If, as a writer, you’re anything like me, the last thing you “need” is another book idea. Your cup already  runs over, but new ideas continue to ambush you at all hours of the day and night. They distract you when you’re driving, interrupt you in the middle of a movie, invade your dreams and even wake you up at night. Given that ideas are a writer’s nourishment, it can be easy to overeat. When that happens, your schedule gets fat, you’re overwhelmed, and it’s hard to move.

Idea Diet

An obese person usually follows a plan to stop overeating and slim down. In the same way, you may need to put yourself on an idea diet.  And if your schedule is so overcrowded you can’t budge, consider kicking your diet off by fasting from new ideas.

I can hear the objections now. Abstain from ideas? How is that possible? They keep coming to me, and they’re so enticing! Well, yes, they will and they are. But when you’re dieting do you let yourself eat that piece of cheesecake? Never mind, don’t answer that.

My point is that there’s no point in loading more food on a plate that’s already overflowing. Maybe it’s time to scrape off that tempting extra helping. So what if it tastes good if it only bloats your schedule?

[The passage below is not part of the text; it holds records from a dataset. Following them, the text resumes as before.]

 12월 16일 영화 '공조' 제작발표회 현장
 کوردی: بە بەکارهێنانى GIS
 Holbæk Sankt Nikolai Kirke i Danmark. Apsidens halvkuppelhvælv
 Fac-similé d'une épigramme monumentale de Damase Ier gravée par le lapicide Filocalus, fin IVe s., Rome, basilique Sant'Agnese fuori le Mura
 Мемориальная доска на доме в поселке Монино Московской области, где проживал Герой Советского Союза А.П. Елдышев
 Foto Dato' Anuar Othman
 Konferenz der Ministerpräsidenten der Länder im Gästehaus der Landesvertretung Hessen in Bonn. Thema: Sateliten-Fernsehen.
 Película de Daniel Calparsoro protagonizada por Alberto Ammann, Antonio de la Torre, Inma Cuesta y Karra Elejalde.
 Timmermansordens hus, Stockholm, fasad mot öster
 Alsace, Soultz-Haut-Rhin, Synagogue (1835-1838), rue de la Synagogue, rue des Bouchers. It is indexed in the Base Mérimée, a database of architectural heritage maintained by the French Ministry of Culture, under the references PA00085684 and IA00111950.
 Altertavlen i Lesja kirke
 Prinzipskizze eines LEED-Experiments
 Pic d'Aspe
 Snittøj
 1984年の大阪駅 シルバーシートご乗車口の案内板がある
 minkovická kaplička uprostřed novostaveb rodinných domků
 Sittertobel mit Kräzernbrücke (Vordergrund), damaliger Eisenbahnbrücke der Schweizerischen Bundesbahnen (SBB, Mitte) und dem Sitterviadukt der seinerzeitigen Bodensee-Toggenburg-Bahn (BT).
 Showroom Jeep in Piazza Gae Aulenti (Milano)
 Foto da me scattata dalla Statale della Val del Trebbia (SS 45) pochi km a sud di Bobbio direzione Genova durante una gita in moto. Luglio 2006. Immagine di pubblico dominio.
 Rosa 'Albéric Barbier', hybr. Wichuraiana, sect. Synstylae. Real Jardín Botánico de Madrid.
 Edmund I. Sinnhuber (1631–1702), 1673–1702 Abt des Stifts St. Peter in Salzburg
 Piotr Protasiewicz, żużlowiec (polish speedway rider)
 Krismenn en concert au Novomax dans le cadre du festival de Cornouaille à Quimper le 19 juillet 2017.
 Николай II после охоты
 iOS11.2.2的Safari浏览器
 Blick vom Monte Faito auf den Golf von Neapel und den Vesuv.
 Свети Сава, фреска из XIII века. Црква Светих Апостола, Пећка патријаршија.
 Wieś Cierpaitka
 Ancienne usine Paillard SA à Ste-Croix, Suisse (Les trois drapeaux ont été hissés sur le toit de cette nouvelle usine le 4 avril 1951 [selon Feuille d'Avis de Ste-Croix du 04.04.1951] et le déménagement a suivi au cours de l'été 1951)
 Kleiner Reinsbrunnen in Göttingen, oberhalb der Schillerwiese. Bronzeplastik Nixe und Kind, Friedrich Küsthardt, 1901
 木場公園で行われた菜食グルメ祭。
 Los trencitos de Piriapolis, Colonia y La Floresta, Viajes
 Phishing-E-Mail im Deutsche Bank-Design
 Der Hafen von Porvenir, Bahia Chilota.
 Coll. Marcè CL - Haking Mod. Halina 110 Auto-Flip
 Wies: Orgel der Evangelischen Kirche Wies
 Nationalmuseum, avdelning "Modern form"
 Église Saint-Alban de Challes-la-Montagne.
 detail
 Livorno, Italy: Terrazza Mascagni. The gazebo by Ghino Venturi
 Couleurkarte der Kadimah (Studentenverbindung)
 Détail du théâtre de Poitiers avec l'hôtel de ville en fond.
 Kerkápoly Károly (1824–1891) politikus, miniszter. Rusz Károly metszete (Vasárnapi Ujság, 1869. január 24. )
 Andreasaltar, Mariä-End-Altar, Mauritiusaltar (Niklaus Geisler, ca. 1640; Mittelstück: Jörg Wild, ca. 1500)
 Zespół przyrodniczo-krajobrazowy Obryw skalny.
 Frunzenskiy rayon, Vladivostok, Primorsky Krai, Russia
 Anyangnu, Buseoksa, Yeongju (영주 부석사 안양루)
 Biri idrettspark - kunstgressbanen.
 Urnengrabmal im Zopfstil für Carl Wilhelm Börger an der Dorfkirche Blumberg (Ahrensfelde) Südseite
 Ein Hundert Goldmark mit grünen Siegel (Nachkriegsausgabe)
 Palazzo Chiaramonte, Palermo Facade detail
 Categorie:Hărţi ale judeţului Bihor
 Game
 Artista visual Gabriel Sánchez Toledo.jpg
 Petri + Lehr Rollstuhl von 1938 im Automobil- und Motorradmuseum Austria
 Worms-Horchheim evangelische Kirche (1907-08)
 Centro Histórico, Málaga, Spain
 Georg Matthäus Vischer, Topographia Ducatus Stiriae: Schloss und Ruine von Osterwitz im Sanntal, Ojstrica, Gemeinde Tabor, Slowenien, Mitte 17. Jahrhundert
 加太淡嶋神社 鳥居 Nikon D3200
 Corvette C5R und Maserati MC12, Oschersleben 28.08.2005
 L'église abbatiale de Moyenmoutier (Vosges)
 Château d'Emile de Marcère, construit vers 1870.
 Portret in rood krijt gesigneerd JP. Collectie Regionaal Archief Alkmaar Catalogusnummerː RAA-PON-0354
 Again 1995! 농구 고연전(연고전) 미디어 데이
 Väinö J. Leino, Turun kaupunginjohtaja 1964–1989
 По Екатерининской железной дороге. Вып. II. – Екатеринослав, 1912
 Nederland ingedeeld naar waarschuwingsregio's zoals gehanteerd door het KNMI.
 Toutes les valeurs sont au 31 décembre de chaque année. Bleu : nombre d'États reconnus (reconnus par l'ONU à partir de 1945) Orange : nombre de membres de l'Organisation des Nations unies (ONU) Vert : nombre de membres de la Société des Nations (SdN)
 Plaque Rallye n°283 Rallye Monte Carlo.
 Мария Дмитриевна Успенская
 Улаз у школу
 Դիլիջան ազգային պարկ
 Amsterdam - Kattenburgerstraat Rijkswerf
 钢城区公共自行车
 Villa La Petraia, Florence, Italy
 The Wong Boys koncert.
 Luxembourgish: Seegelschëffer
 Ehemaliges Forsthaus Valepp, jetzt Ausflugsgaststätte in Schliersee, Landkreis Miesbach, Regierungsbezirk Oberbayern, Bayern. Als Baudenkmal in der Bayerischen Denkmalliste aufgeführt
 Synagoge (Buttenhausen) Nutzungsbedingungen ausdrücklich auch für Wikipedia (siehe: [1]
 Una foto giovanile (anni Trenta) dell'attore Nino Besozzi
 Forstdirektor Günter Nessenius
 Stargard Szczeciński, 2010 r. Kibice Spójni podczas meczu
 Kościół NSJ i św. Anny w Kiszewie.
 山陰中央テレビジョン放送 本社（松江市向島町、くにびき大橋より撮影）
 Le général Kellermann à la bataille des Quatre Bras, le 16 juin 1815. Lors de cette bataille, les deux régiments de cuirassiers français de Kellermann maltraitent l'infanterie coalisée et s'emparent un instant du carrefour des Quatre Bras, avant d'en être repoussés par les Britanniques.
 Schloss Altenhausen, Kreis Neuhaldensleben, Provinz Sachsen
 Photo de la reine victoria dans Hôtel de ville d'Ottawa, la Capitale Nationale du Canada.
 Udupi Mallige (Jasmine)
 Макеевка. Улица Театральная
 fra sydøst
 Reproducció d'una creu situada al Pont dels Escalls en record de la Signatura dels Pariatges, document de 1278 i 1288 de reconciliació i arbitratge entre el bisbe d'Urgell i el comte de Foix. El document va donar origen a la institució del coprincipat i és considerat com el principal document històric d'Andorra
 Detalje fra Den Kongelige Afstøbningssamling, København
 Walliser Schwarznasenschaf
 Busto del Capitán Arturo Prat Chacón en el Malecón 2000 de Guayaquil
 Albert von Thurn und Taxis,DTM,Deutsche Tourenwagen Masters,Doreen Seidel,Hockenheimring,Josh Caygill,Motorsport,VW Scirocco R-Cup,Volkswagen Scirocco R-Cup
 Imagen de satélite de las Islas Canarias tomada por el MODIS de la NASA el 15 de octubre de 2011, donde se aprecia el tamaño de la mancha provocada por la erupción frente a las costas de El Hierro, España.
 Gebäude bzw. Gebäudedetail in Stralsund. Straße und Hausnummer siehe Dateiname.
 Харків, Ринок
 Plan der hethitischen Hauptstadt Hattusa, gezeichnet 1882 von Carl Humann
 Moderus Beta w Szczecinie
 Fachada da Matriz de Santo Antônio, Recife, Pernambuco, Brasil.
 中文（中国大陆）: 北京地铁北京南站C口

Don’t let the other people at your table slip additional portions to you either. While they may mean well, they can’t see how much you’re already balancing. And forget about going back for seconds. Give yourself the space and time to digest what you’ve already taken.

Once your schedule has slimmed down and mealtime comes around, don’t make the mistake of loading your plate again. You don’t want to be a yo-yo dieter.  What’s needed now is:

Idea Management

  • Be picky: When a new idea comes to me, I try to forget it. If I can’t, I know it’s probably worthy of my time.
  • Exercise patience: An idea takes time to germinate, grow and ripen. If you begin writing too soon, you interfere with this process.
  • Timing is everything: Learn to recognize when an idea is ready. If you pick it too soon, it won’t be ripe. Wait too long and it becomes mushy.
  • Work within your limits: You only have so much time and energy. If you try to do too much, you and your writing will pay the price.
  • Don’t give yourself a pass: Don’t let the pendulum swing too far the other direction. While margin is important, stretch your limits within reason.

Ideas have a place, but the wise writer teaches them some manners.

What are some of the ways new ideas ambush you?